Top 500 business owners and CEO’s I have spoken with all over the world agree that many of the young adults they are hiring lack some critical skills: ability to delay gratification, people skills, collaboration, self-reliance, self-motivation, and the ability to work hard with the long-term in mind. These millennials require a lot of external praise and guidance to keep them on task, and have a hard time coping with the normal ups and downs and failures of life. They also seem to want to choose their hours and garner the corner office without putting in the sweat equity to earn it.

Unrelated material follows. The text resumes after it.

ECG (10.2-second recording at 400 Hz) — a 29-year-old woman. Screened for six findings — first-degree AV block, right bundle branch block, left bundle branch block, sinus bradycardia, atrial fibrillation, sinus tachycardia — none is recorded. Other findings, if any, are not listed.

Sinek states in his presentation that these young adults have been dealt a bad hand because their parents didn’t raise them in a way that allowed them to develop these vital life skills. Parents micromanaged, overindulged, and overprotected them as kids, causing them to look outward to adults like their bosses to fill that role. Despite all of that, I can’t look past the truth that we are talking about a lot of 25-35 year old adults, not 15-year-old kids. When will they step up and start taking responsibility for their own lives; when will they grow up?

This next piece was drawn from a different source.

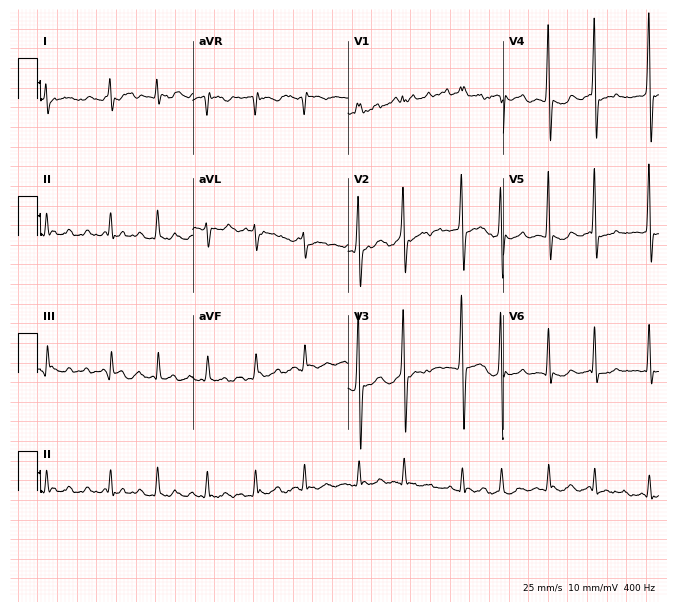
Standard 12-lead ECG recorded from a male patient, 70 years old (6.3-second recording at 400 Hz). None of these six findings is recorded: first-degree AV block, right bundle branch block, left bundle branch block, sinus bradycardia, atrial fibrillation, sinus tachycardia. Only these six findings were labelled.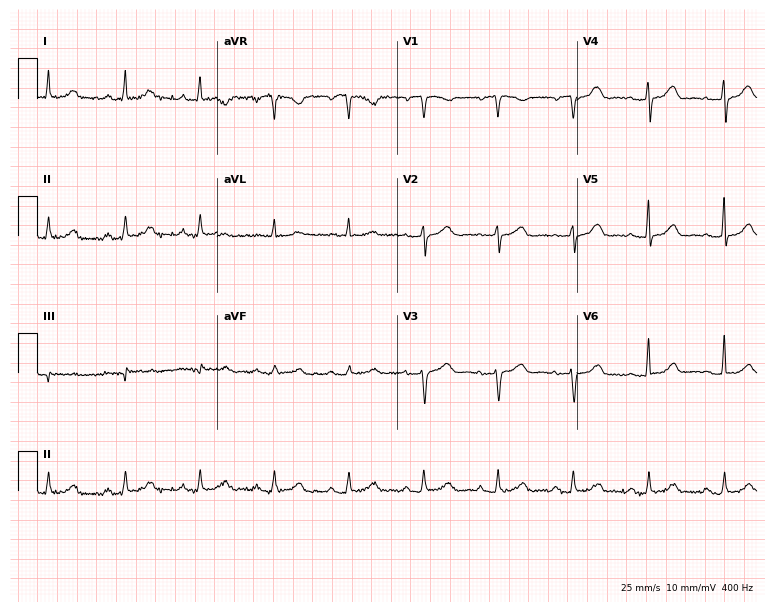
ECG (7.3-second recording at 400 Hz) — a female, 60 years old. Labelled as a normal ECG.

Sinek says that companies need to work extra hard to help millennials build confidence, overcome challenges, find more balance, and overcome their need for instant gratification. Hasn’t that been the faulty script followed by their parents, i.e. doing things for them, rescuing them, and taking responsibility for their happiness? Qualities like grit and self-efficacy cannot be given to kids and adults, they have to be earned through having opportunities to meet challenges, overcome obstacles, and deal with mistakes and failures and disappointments. I don’t think people have to suffer in order to learn, but many times our best lessons come from periods of hardship and failure. The way for these young adults to learn how to find joy and fulfillment in their work is to get out of their way, stop micromanaging them, allow them to find their own motivation, and require them to work hard at their jobs. People who have that kind of autonomy do become more fulfilled because they own the results of their labor.

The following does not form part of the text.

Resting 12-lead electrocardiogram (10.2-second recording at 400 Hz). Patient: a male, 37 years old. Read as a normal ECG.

Millennials need to parent themselves, motivate themselves, encourage themselves, and push themselves. Businesses should create an environment where employees feel heard, valuable, and autonomous. When they come to their parents or boss frustrated or upset, the best response comes with a question right back to them, “So what will you do?” If a 30 year old can’t cut it in this kind of workspace, then maybe they need to experience the consequence of not working hard and long; losing your job might be the best thing that ever happened to them if it serves as a wakeup call.
Instead of blaming mommy and daddy and their boss, millennials need to point the finger inward and take charge of their life.